Para muchos, como el autor de esta reflexión, el hablar español es un lazo con la infancia y la familia. Llegado de Perú en los años 70, el idioma evoca recuerdos de conversaciones animadas en supermercados o parques, donde el sonido del español generaba conexión inmediata. Hoy, ese mismo sonido provoca recelo. En un país fundado en la inmigración, la proliferación de idiomas debería celebrarse como prueba del atractivo global de Estados Unidos, no como señal de intrusión.

El bilingüismo como fortaleza ignorada

A pesar de las políticas restrictivas, el español permanece como la segunda lengua más enseñada en escuelas públicas. Millones de estudiantes lo eligen por su utilidad en comercio internacional y relaciones diplomáticas. Programas bilingües fomentan empatía cultural y habilidades cognitivas superiores, beneficios respaldados por estudios educativos. Sin embargo, la retórica oficial lo degrada a "idioma de segunda clase", incentivando el silencio en espacios públicos. El hablar español ya no es solo comunicación; es una declaración de resistencia.

En este panorama, el temor permea comunidades enteras. Padres evitan usarlo con sus hijos en parques, trabajadores lo suprimen en sitios de construcción. Esta supresión cultural no solo afecta el bienestar mental, sino que debilita el tejido social. Expertos en derechos humanos advierten que tales prácticas podrían escalar a violaciones más amplias, similar a episodios pasados de xenofobia. La ironía radica en que, mientras el gobierno promueve "valores compartidos", ignora que la Declaración de Independencia trasciende idiomas: igualdad y libertad son universales.

La batalla por preservar el hablar español libremente se extiende a aulas y hogares. Organizaciones comunitarias impulsan talleres de aserción lingüística, recordando que el multilingüismo enriquece la nación. En ciudades con alta población latina, iniciativas locales contrarrestan el miedo con festivales culturales, donde el español resuena sin temor. Estos esfuerzos destacan la resiliencia de las comunidades, que convierten la adversidad en oportunidad para afirmar su lugar.

Desde una perspectiva histórica, Estados Unidos ha navegado olas de inmigración con tensiones similares. En el siglo XIX, el alemán enfrentó sospechas; en el XX, el italiano.

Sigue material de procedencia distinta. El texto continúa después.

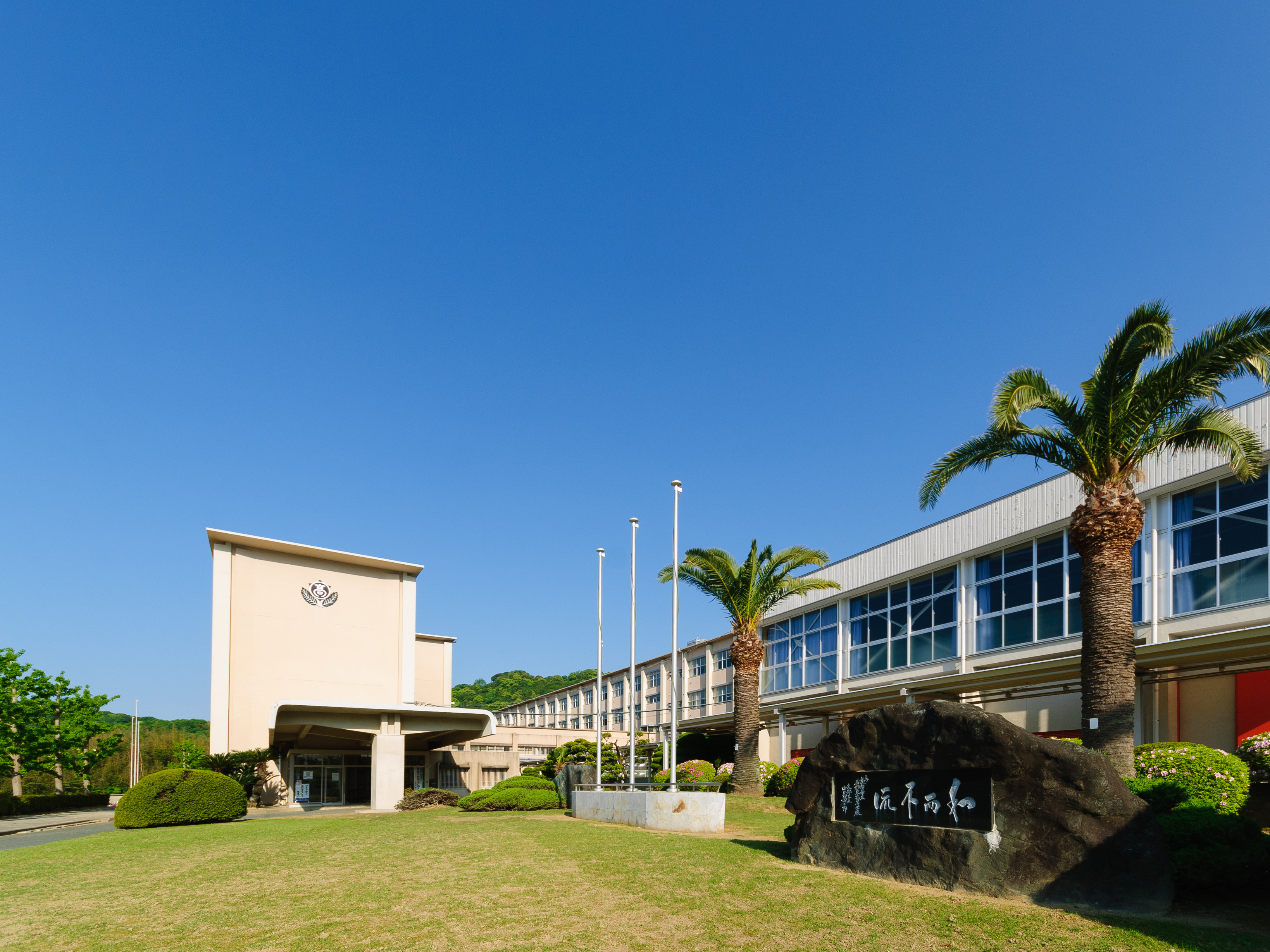 画面右側の建物が体育館，左側の建物が南棟。その間に北棟がみえる。

Cada vez, la integración prevaleció, fortaleciendo la democracia. Hoy, con el hablar español bajo asedio, la lección es clara: la diversidad lingüística no divide, une. Políticos y jueces deben reconocer que la sospecha arbitraria socava la Constitución que juran defender.

En conversaciones informales con analistas de medios como CNN y ProPublica, se evidencia cómo estos incidentes no son aislados, sino parte de un patrón documentado en reportajes exhaustivos. Investigaciones de la ACLU también resaltan casos de ciudadanos detenidos erróneamente, subrayando la urgencia de reformas. Fuentes judiciales consultadas en San Francisco coinciden en que la disidencia de Sotomayor podría sentar precedente para apelaciones futuras, ofreciendo esperanza en medio del descontento.

Finalmente, el hablar español en Estados Unidos debe recuperarse como acto de orgullo, no de paranoia. Mientras comunidades se organizan, el debate nacional evoluciona, recordándonos que la verdadera seguridad radica en la inclusión, no en el miedo. Este capítulo, aunque turbulento, podría catalizar un renacimiento multicultural, donde idiomas como el español brillen como faros de unidad en una nación diversa.